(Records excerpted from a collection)
________________________________________
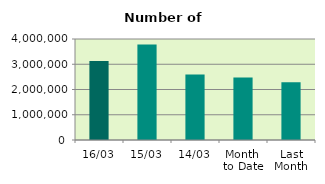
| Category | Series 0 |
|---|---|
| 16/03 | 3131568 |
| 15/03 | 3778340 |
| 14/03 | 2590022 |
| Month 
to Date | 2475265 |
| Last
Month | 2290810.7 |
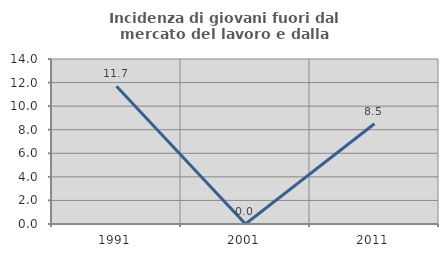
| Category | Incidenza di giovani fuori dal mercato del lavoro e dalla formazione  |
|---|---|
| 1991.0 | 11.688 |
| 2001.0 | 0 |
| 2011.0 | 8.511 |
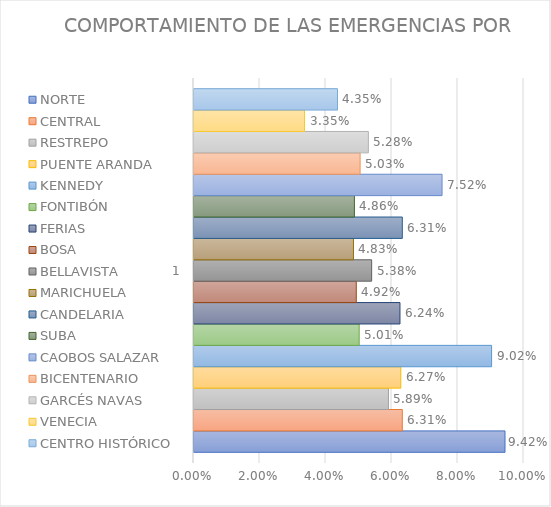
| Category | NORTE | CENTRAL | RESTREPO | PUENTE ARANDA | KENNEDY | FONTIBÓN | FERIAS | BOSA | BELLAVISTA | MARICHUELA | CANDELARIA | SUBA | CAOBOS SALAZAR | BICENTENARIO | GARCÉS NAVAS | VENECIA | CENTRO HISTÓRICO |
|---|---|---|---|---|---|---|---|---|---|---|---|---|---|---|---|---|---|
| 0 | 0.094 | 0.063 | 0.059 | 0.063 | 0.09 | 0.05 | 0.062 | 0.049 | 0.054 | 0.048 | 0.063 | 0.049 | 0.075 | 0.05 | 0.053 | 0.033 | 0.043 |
________________________________________
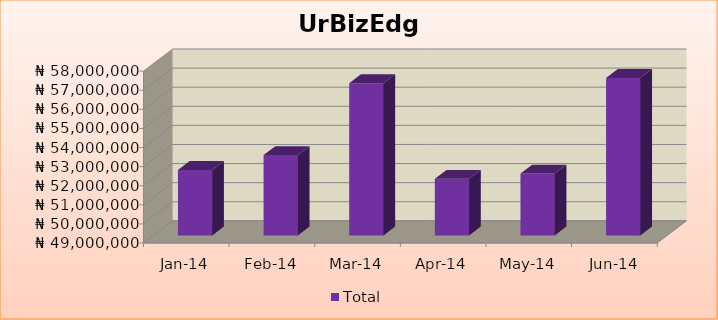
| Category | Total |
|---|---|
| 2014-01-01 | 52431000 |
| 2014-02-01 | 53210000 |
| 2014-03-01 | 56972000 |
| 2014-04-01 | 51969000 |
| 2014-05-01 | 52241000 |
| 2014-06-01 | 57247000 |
________________________________________
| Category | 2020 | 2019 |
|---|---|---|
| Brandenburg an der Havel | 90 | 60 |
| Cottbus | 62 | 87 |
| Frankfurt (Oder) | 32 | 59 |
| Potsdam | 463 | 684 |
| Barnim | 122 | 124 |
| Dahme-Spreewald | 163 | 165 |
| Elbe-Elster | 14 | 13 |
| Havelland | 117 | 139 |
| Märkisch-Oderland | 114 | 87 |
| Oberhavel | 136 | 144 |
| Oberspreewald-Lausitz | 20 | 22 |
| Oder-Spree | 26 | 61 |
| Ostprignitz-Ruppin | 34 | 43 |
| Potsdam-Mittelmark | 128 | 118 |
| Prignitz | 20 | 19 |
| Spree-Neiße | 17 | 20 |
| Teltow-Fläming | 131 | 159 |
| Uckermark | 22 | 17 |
________________________________________
_Brief:_
Only the lines above starting at the line that holds "Oder-Spree | 26 | 61 |" and ending at the line that holds "Uckermark | 22 | 17 |" are to be repeated, exactly and in full.

_Answer box:_
| Oder-Spree | 26 | 61 |
| Ostprignitz-Ruppin | 34 | 43 |
| Potsdam-Mittelmark | 128 | 118 |
| Prignitz | 20 | 19 |
| Spree-Neiße | 17 | 20 |
| Teltow-Fläming | 131 | 159 |
| Uckermark | 22 | 17 |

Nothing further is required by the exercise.